One final point is related to governance and good regulatory practice. There is no simple guidance document to RMR rules. For smaller suppliers struggling to come to terms with the complexity of the new rules, this would be very helpful.

Secure and Promote

9. If you are not an eligible supplier under the Secure and Promote Supplier Market Access rules, why have you chosen not to become one?

OVO has a wholesale power and gas trading arrangement with a third party. We therefore have no requirement nor ability to agree trading terms with any other market participants.

10. If you have set up a new trading agreement since the beginning of 2013, has anything changed? For example, has the process been faster, more transparent, or have companies been more receptive?


11. Has the way you purchase energy changed since the Secure and Promote licence condition was introduced? For example, have there been changes in the number of counterparties, types of products, or the clip sizes you buy?
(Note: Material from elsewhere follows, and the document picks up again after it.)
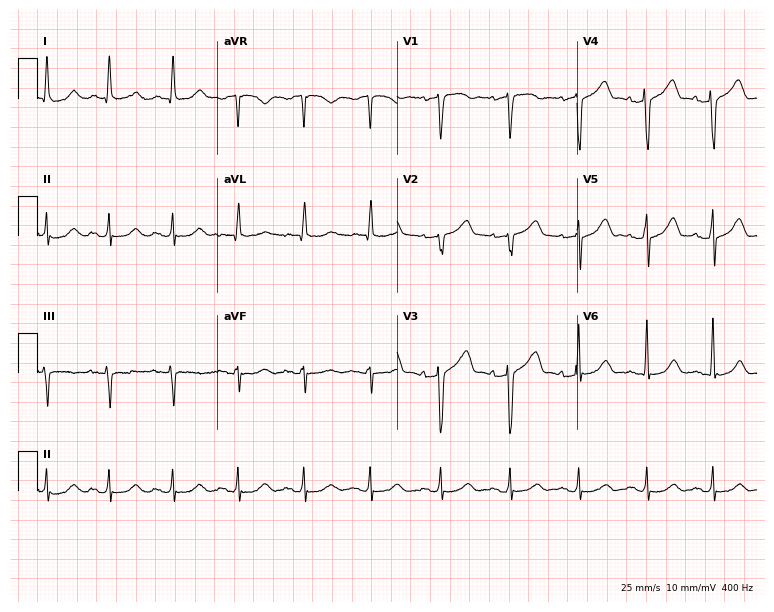
Standard 12-lead ECG recorded from a man, 82 years old. None of these six findings is recorded: first-degree AV block, right bundle branch block (RBBB), left bundle branch block (LBBB), sinus bradycardia, atrial fibrillation (AF), sinus tachycardia.
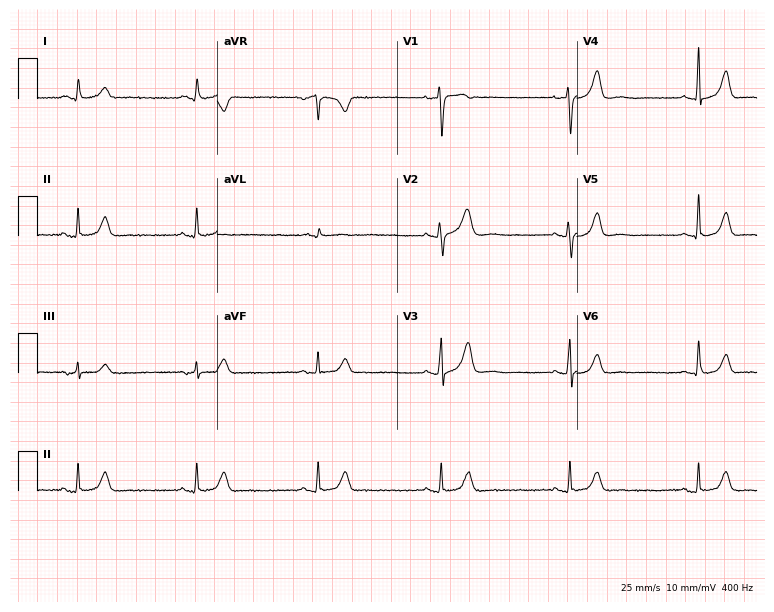
12-lead ECG (7.3-second recording at 400 Hz) from a female patient, 48 years old. Labelled as a normal ECG.

We tend to achieve sharper prices during the Market Making windows when the bid-offer spreads tend to be wider. This is particularly noticeable on the products where there is less natural liquidity (i.e. the longer dated peak products that are captured by MMM). Therefore, as a result of Secure and Promote we have moved to transacting an increased proportion of our requirements during the periods covered by the market making windows and have traded more longer dated peak products.

12. Do prices reflect your reasonable expectation of the cost to purchase power and has this changed since the Secure and Promote licence condition was introduced?
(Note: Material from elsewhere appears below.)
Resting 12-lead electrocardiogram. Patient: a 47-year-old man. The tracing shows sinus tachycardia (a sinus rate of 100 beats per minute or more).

See above. When bid offer spreads are wide it is usually the smaller player that has to cross the spread. For larger, active market participants that can post bids and offers directly onto the market platforms they might expect to trade at mid-market as around 50% of the time another market participant will cross the spread to hit/lift their order. Therefore, when the bid-offer spreads are tighter the price that we pay is more reflective of the true market value of that product. We believe that S&P has reduced the bid-offer spread and so has reduced our transaction costs and resulted in the cost of wholesale power being more reflective of the fair value.